Kylian Mbappé, capitano della nazionale francese e attaccante stella del Real Madrid, ha affrontato le tensioni politiche latenti che circondano i prossimi Mondiali di FIFA 2026, co-ospitati da Stati Uniti, Canada e Messico. In un'intervista esclusiva con Vanity Fair pubblicata questo martedì, solo un mese prima dell'inizio del torneo l'11 giugno, Mbappé ha condiviso la sua prospettiva sulla possibilità che i Bleus considerino un boicottaggio dell'evento a causa del preoccupante clima politico negli Stati Uniti.
L'attaccante 27enne ha ammesso di non avere le competenze specifiche per giudicare se gli Stati Uniti siano un ospite adatto, ma ha espresso una fede incrollabile nel processo decisionale della FIFA. "Non ho le conoscenze necessarie per sapere cosa serve per organizzare un Mondiale. Se mi chiedeste di organizzare un Mondiale, avreste delle sorprese. Se la FIFA decide che dovrebbe svolgersi negli Stati Uniti, è perché crede che tutto sia gestibile e che possiamo venire qui", ha dichiarato Mbappé. Le sue parole suggeriscono un deliberato distanziamento dai calcoli politici, ponendo invece l'onere sull'organo di governo del calcio di garantire un torneo sicuro e di successo.
Il contesto politico negli Stati Uniti è stato motivo di disagio per molte nazioni partecipanti. Con una retorica accresciuta su immigrazione, potenziali divieti di viaggio e disordini civili, sono circolate preoccupazioni che alcune squadre potrebbero protestare o addirittura ritirarsi. La Francia, una nazione con una rosa diversificata che spesso riflette su questioni sociali, è stata vista come un possibile leader in qualsiasi movimento del genere. Le osservazioni di Mbappé, tuttavia, indicano che, sebbene rimanga politicamente astuto, non è disposto a lasciare che fattori esterni facciano deragliare l'evento sportivo che ha sognato di vincere per molto tempo - specialmente dopo la straziante sconfitta della Francia nella finale del 2022.
Mbappé è stato a lungo vocale su questioni politiche, un ruolo che abbraccia come ambasciatore culturale del calcio francese. Ha notoriamente fatto riferimento alle elezioni legislative francesi del 2024, dove si è unito a molti altri giocatori della nazionale nel condannare l'ascesa del partito di estrema destra Rassemblement National. "È stato catastrofico", ha ricordato nell'intervista, riflettendo sul momento in cui il suo intervento pubblico ha suscitato sia elogi che aspre critiche. Quell'episodio ha consolidato la sua reputazione di atleta senza paura di dire la verità al potere, anche se ha offuscato i confini tra sport e politica.
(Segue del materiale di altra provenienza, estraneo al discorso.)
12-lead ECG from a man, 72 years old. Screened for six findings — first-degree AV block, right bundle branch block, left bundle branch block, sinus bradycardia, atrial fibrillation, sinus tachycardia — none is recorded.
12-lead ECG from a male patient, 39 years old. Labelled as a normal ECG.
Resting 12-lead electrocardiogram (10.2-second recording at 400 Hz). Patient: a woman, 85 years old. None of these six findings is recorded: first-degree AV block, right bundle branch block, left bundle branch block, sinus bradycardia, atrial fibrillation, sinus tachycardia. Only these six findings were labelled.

Le sue ultime dichiarazioni camminano su una linea sottile: riconoscere la gravità dell'ambiente politico senza lasciare che offuschi i Mondiali. Rinviando alla FIFA, Mbappé rimuove efficacemente un potenziale elemento di divisione dal campo francese. La squadra può ora concentrarsi sul calcio, piuttosto che navigare in un dibattito divisivo sulla partecipazione. Questa posizione pragmatica potrebbe preservare l'unità della squadra, poiché alcuni giocatori potrebbero avere opinioni divergenti sulla situazione politica statunitense ma non sentiranno più la pressione di prendere una posizione collettiva.
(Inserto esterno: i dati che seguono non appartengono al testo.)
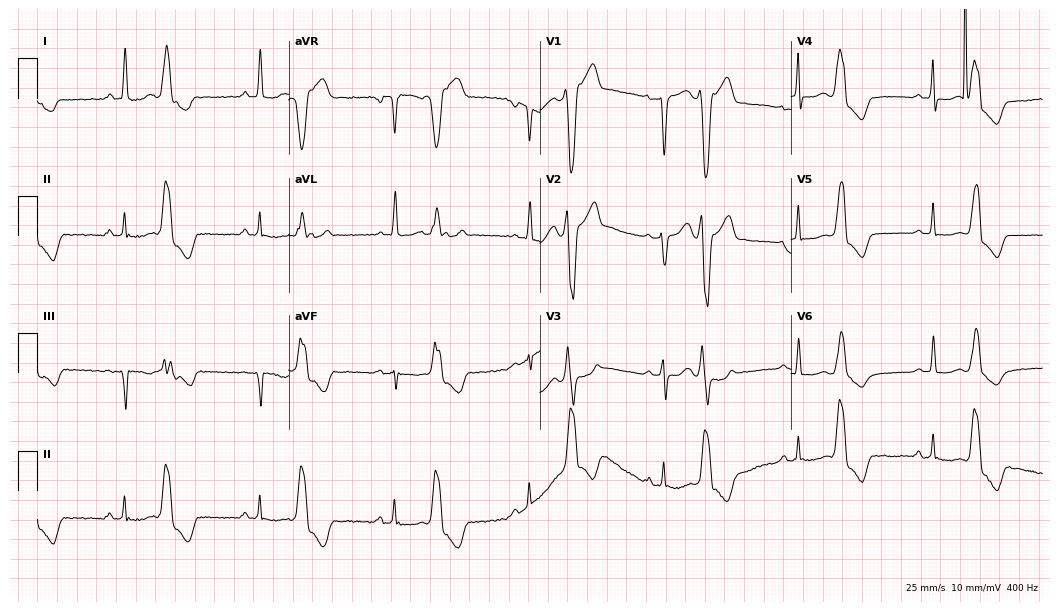
12-lead ECG from a woman, 50 years old. Screened for six findings — first-degree AV block, right bundle branch block, left bundle branch block, sinus bradycardia, atrial fibrillation, sinus tachycardia — none is recorded. Findings outside these six are not listed.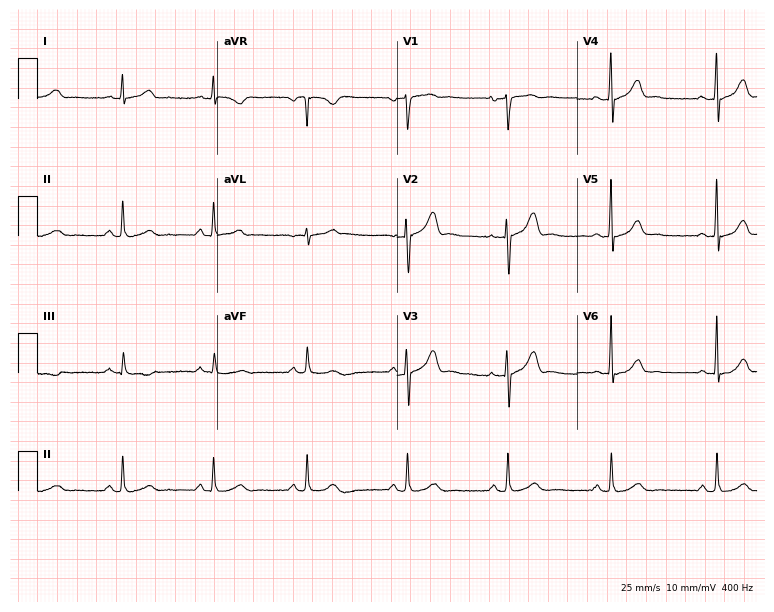
Resting 12-lead electrocardiogram (7.3-second recording at 400 Hz). Patient: a 51-year-old male. None of these six findings is recorded: first-degree AV block, right bundle branch block, left bundle branch block, sinus bradycardia, atrial fibrillation, sinus tachycardia. Other findings, if any, are not listed.

La FIFA, da parte sua, ha costantemente difeso la scelta degli ospitanti, citando garanzie di sicurezza e il potere unificante del torneo. L'organizzazione ha sopportato critiche in passato, dai Mondiali 2014 in Brasile tra proteste di massa all'edizione 2022 in Qatar segnata da preoccupazioni per i diritti umani. In ogni caso, giocatori e squadre alla fine hanno gareggiato, con l'attivismo in gran parte limitato a gesti simbolici. La fiducia di Mbappé nella FIFA rispecchia una stanchezza più ampia tra gli atleti che vogliono competere senza diventare de facto diplomatici.
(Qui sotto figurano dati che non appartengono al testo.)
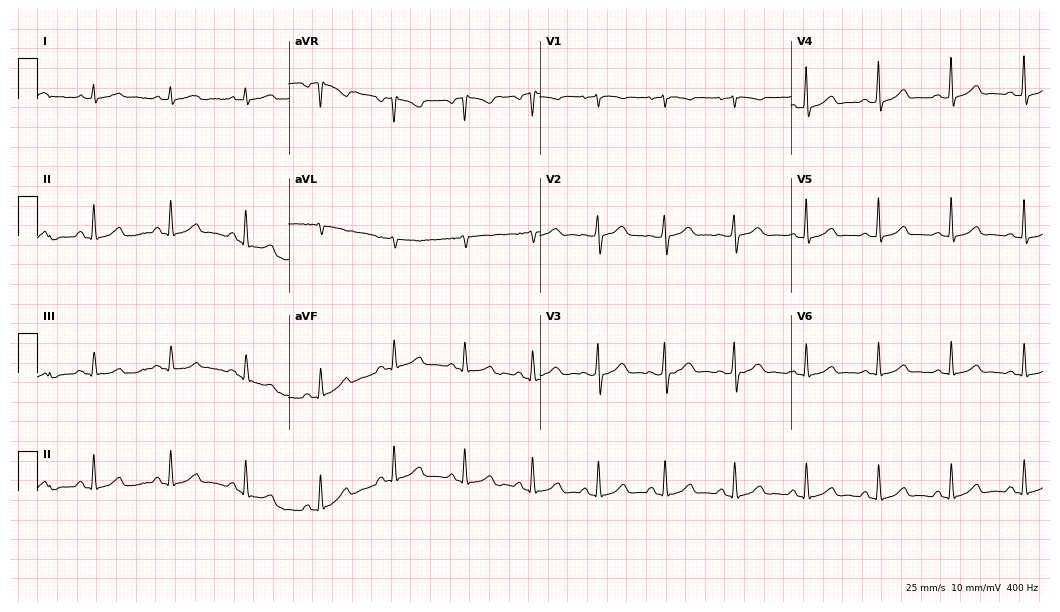
Electrocardiogram (10.2-second recording at 400 Hz), a female patient, 47 years old. Overall reading on record: normal ECG.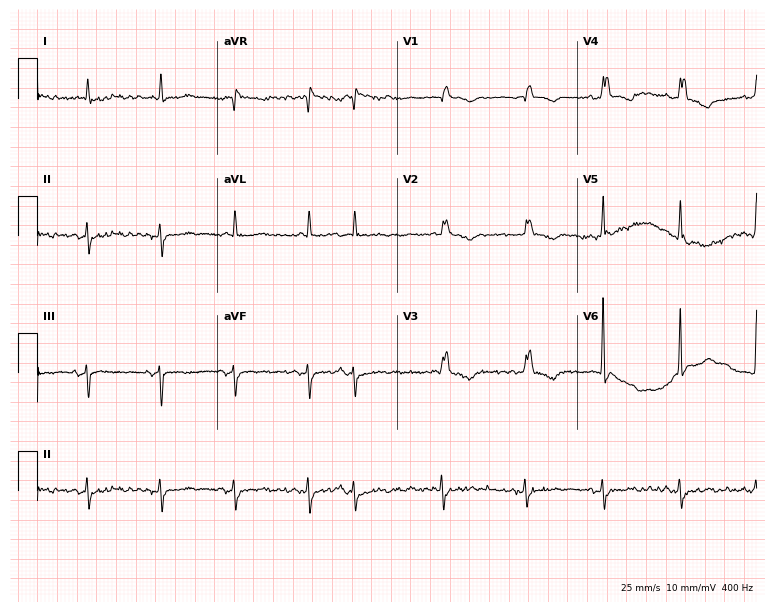
Standard 12-lead ECG recorded from an 84-year-old man (7.3-second recording at 400 Hz). The tracing shows atrial fibrillation.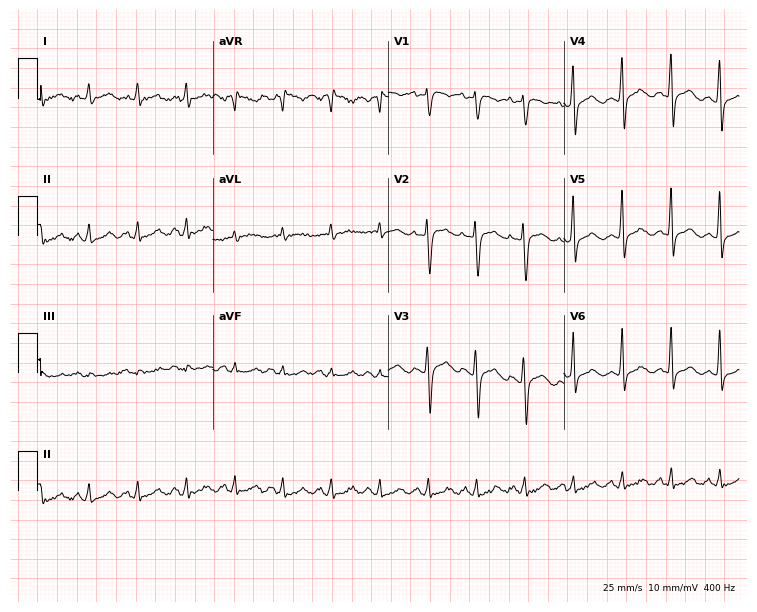
12-lead ECG (7.2-second recording at 400 Hz) from a female, 53 years old. Screened for six findings — first-degree AV block, right bundle branch block, left bundle branch block, sinus bradycardia, atrial fibrillation, sinus tachycardia — none is recorded.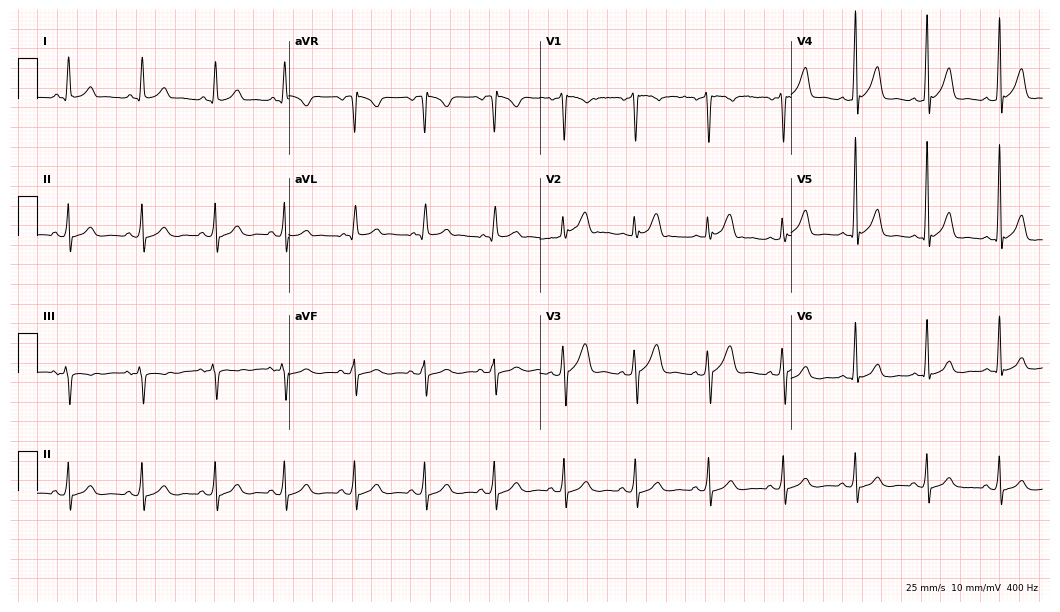
12-lead ECG from a male, 23 years old. No first-degree AV block, right bundle branch block, left bundle branch block, sinus bradycardia, atrial fibrillation or sinus tachycardia recorded for this tracing. Other findings, if any, are not listed.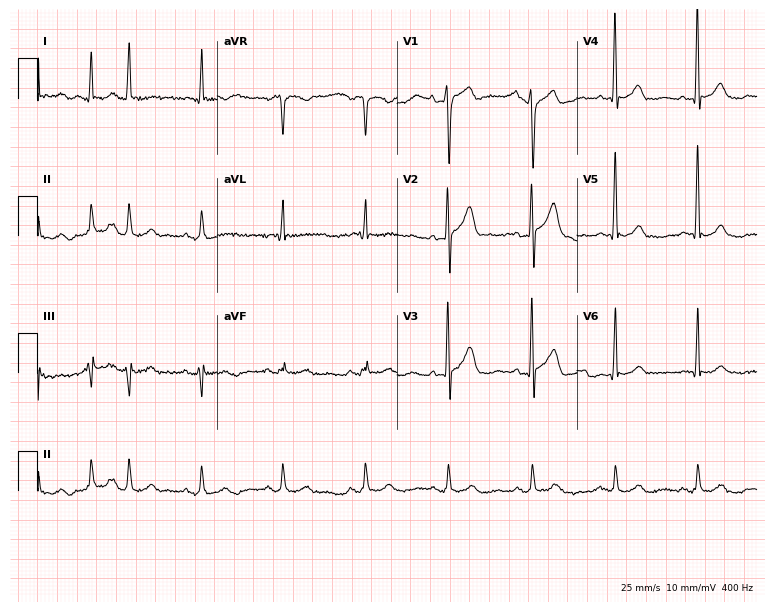
Electrocardiogram, a male, 74 years old. Of the six screened findings (first-degree AV block, right bundle branch block (RBBB), left bundle branch block (LBBB), sinus bradycardia, atrial fibrillation (AF), sinus tachycardia), none is recorded. Other findings, if any, are not listed.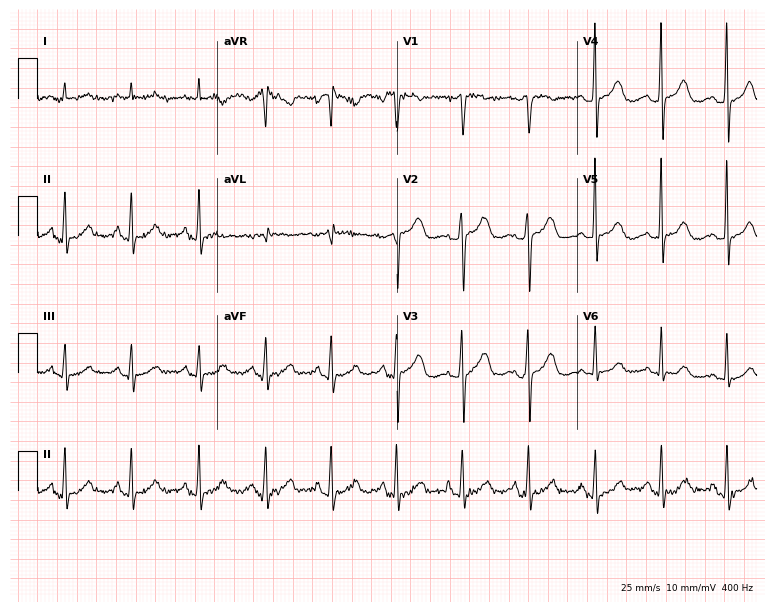
Electrocardiogram (7.3-second recording at 400 Hz), a female, 78 years old. Of the six screened findings (first-degree AV block, right bundle branch block, left bundle branch block, sinus bradycardia, atrial fibrillation, sinus tachycardia), none is recorded.

I Mondiali 2026 saranno i più grandi di sempre, con 48 squadre e partite distribuite in 16 città in tre paesi. Gli Stati Uniti, come ospitante principale, hanno investito pesantemente in infrastrutture e sicurezza. Per Mbappé, che avrà 27 anni all'inizio del torneo, questa rappresenta un'opportunità d'oro per guidare la Francia alla gloria e consolidare la sua eredità. Il suo precedente trionfo ai Mondiali nel 2018 e il quasi successo nel 2022 hanno solo intensificato la sua fame, rendendo qualsiasi discorso di boicottaggio un non inizio nella sua mente.
Il rifiuto di Mbappé di prendere in considerazione un boicottaggio non significa che chiuda un occhio sull'ingiustizia. Invece, sottolinea una comprensione sfumata del suo ruolo: può influenzare il cambiamento attraverso la sua piattaforma senza sacrificare l'apice della sua carriera. Come volto del calcio francese - e probabilmente dello sport stesso - ogni sua parola viene analizzata. Dichiarando la sua fede nel giudizio della FIFA, sposta la narrazione dalla paura all'anticipazione, dalla protesta alla performance.
Questo approccio può anche servire da modello per altri giocatori di alto profilo alle prese con dilemmi simili. In un'epoca in cui gli atleti sono sempre più tenuti a parlare e agire su questioni sociali, Mbappé dimostra che è possibile riconoscere le preoccupazioni pur continuando a fidarsi delle istituzioni consolidate. Non è apatia; è una decisione calcolata per dare priorità al gioco e ai milioni di tifosi che guarderanno.
Mentre il conto alla rovescia per la partita di apertura si fa più serrato, il rumore politico non farà che aumentare. Ma per Mbappé e i Bleus, il messaggio è chiaro: intendono essere in campo, in competizione per il trofeo. Se questa posizione reggerà se il clima statunitense dovesse deteriorarsi ulteriormente rimane una questione aperta, ma per ora il capitano ha parlato. E le sue parole portano il peso di una nazione desiderosa di superare la controversia e tornare al bel gioco.
Basato su un reportage de L'Équipe.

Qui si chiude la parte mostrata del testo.